:: Task statement ::
Omit all images, then repeat exactly the lines below from the one containing "Original image description" through the one containing "Germania 64 Type I geprüft Jaeschke Lantelme", both ends included.

(Data items)
--- --- ---
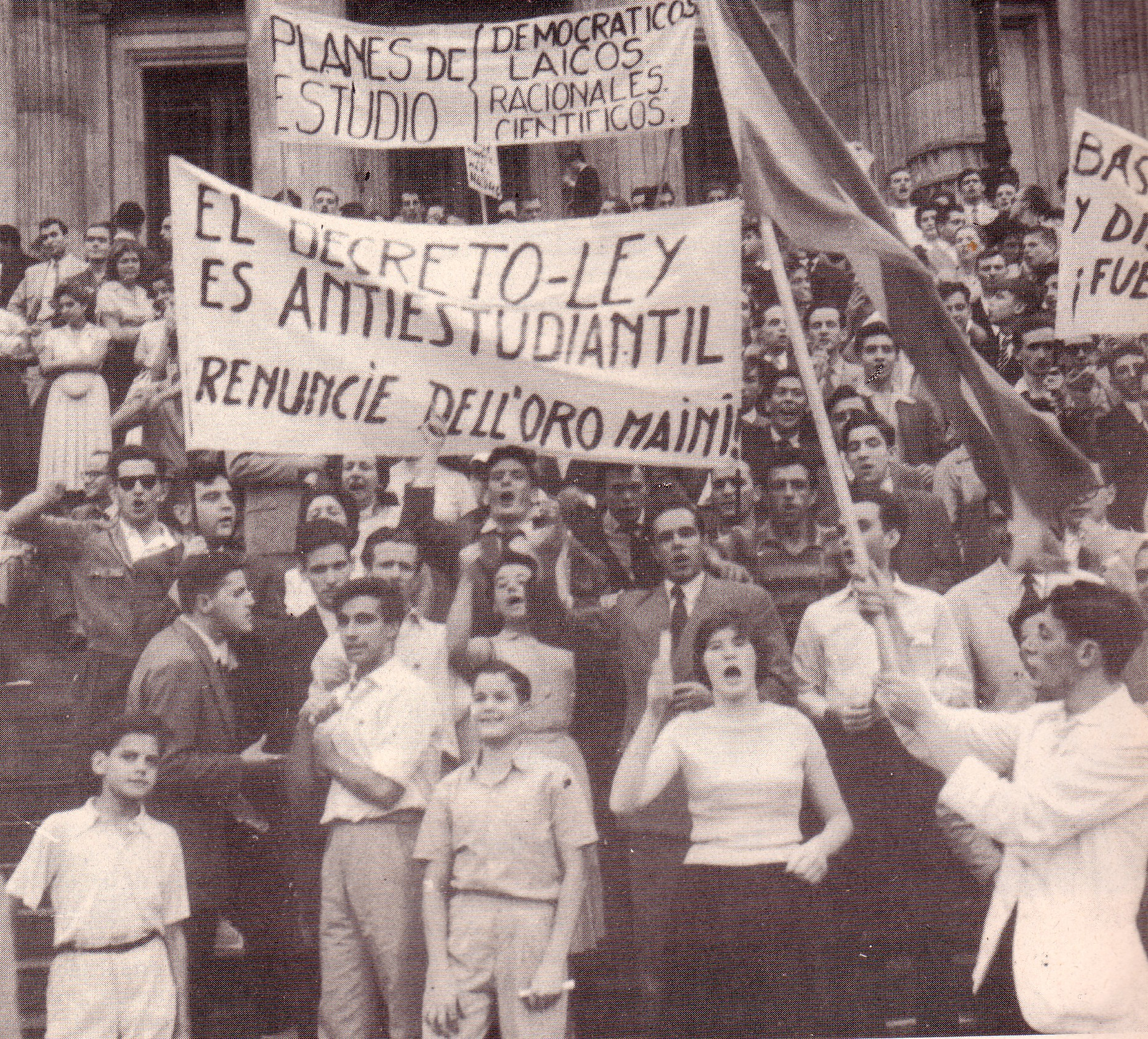 Laica o Libre. Movilización obrero-estudiantil. Buenos Aires 1959.
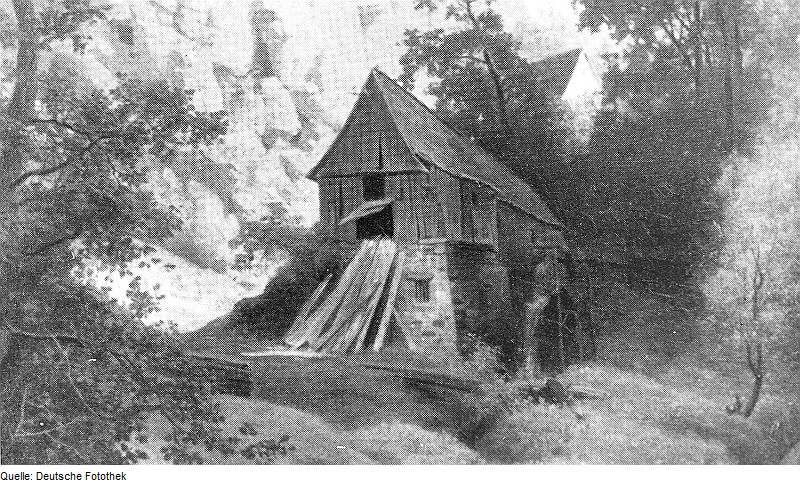 Original image description from the Deutsche FotothekDresden-Loschwitz. Brettschneidemühle im Loschwitzgrund, Ausschnitt aus: Gemälde von Eduard Leonhardi. Emil August Eduard Leonhardi (* 19. Januar 1828 in Freiberg; † 15. Juli 1905 in Dresden-Loschwitz) war ein deutscher Landschaftsmaler und Sohn des schnell zu Wohlstand gekommenen Dresdner Tintenfabrikanten August Leonhardi (1805–1865). Er erwarb 1879 die ausgediente, ehemaligen Hentschelmühle („Rothe Amsel“) im Dresdner Stadtteil Loschwitz und baute sie u.a. zu einem Atelier um.
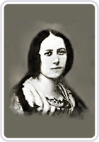 Foto della poetessa italiana dell' 800
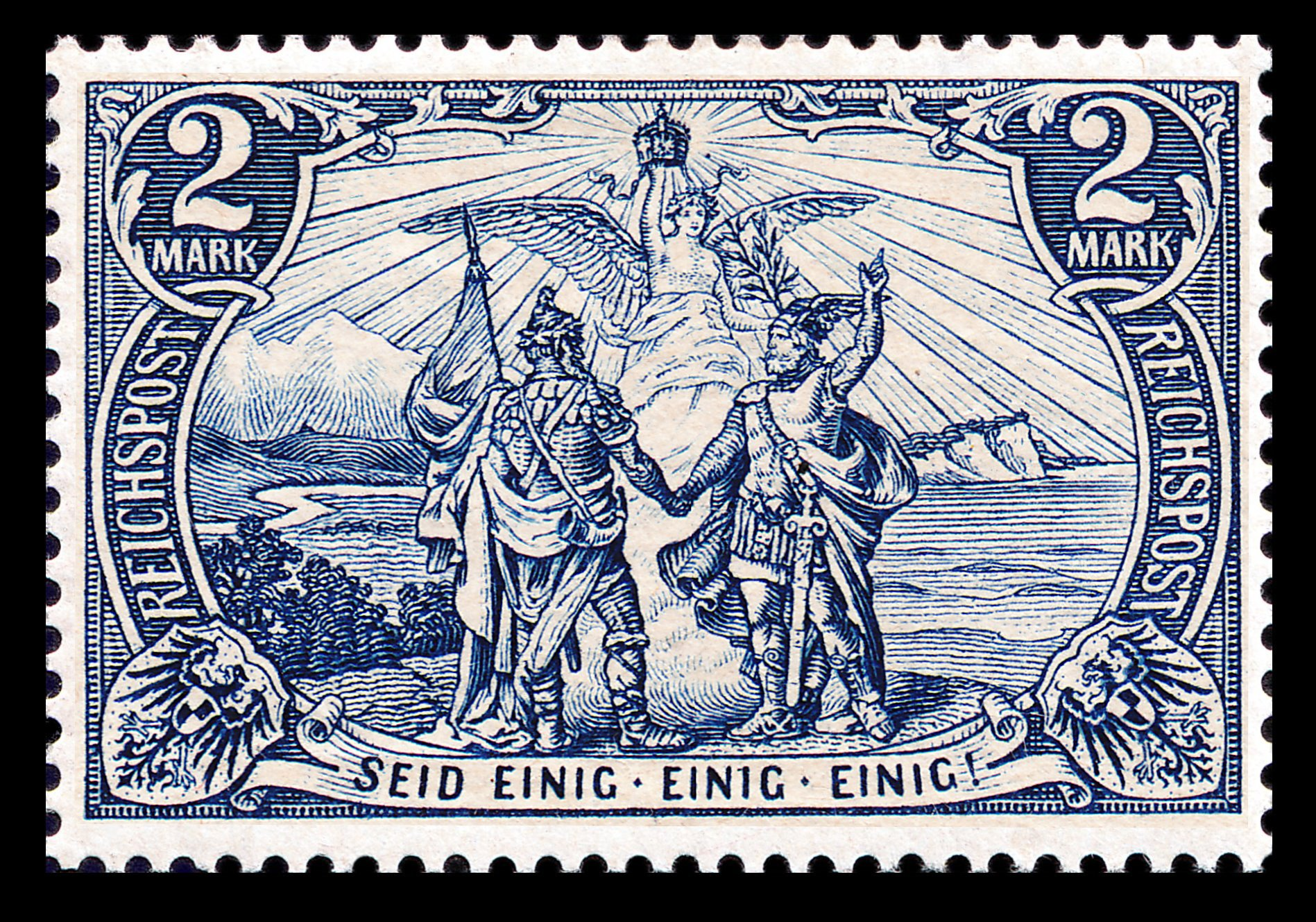 Germania 64 Type I geprüft Jaeschke Lantelme
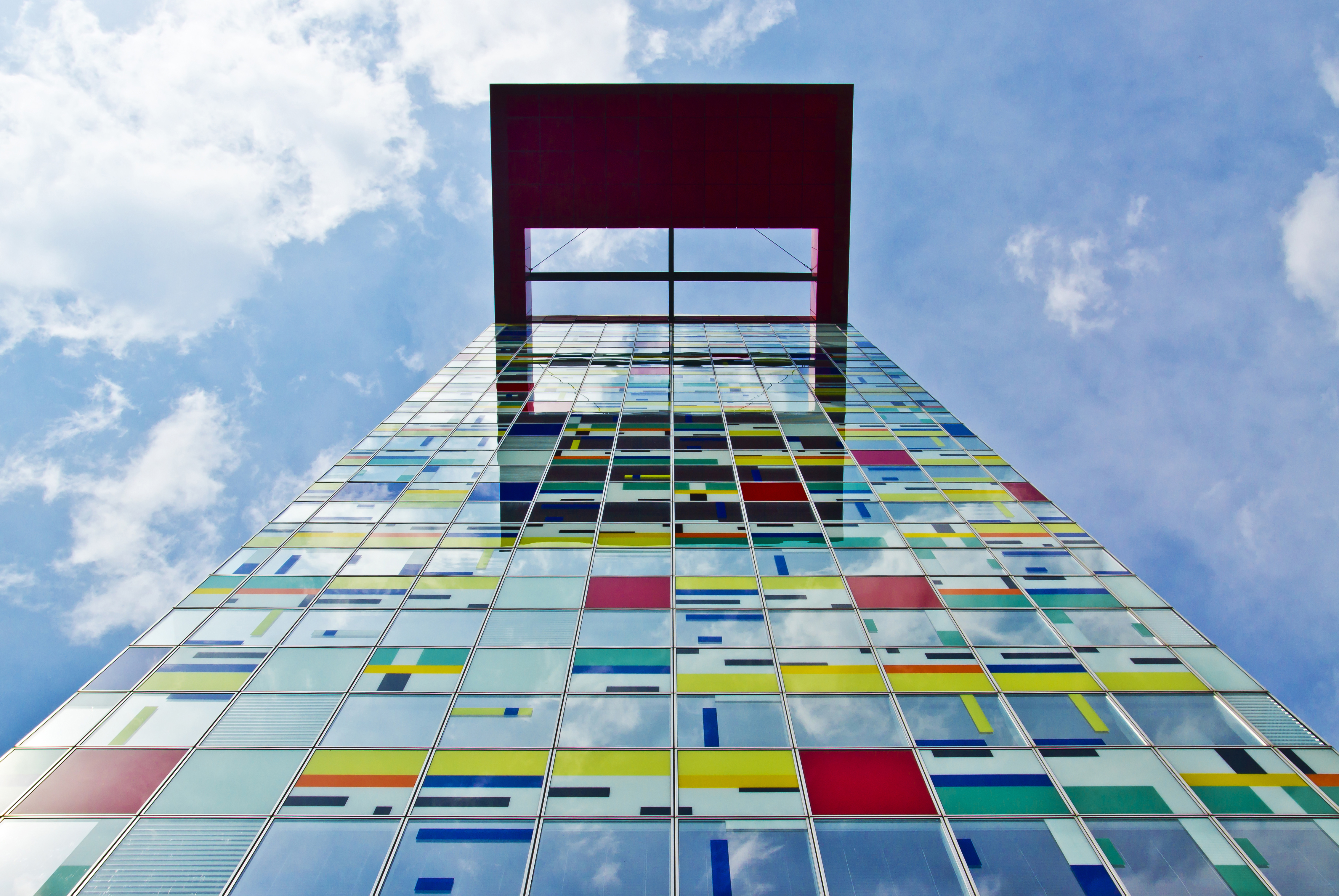 Colorium - Medienhafen - Düsseldorf - NRW - Germany
--- --- ---
:: Response to this exercise ::
 Original image description from the Deutsche FotothekDresden-Loschwitz. Brettschneidemühle im Loschwitzgrund, Ausschnitt aus: Gemälde von Eduard Leonhardi. Emil August Eduard Leonhardi (* 19. Januar 1828 in Freiberg; † 15. Juli 1905 in Dresden-Loschwitz) war ein deutscher Landschaftsmaler und Sohn des schnell zu Wohlstand gekommenen Dresdner Tintenfabrikanten August Leonhardi (1805–1865). Er erwarb 1879 die ausgediente, ehemaligen Hentschelmühle („Rothe Amsel“) im Dresdner Stadtteil Loschwitz und baute sie u.a. zu einem Atelier um.
 Foto della poetessa italiana dell' 800
 Germania 64 Type I geprüft Jaeschke Lantelme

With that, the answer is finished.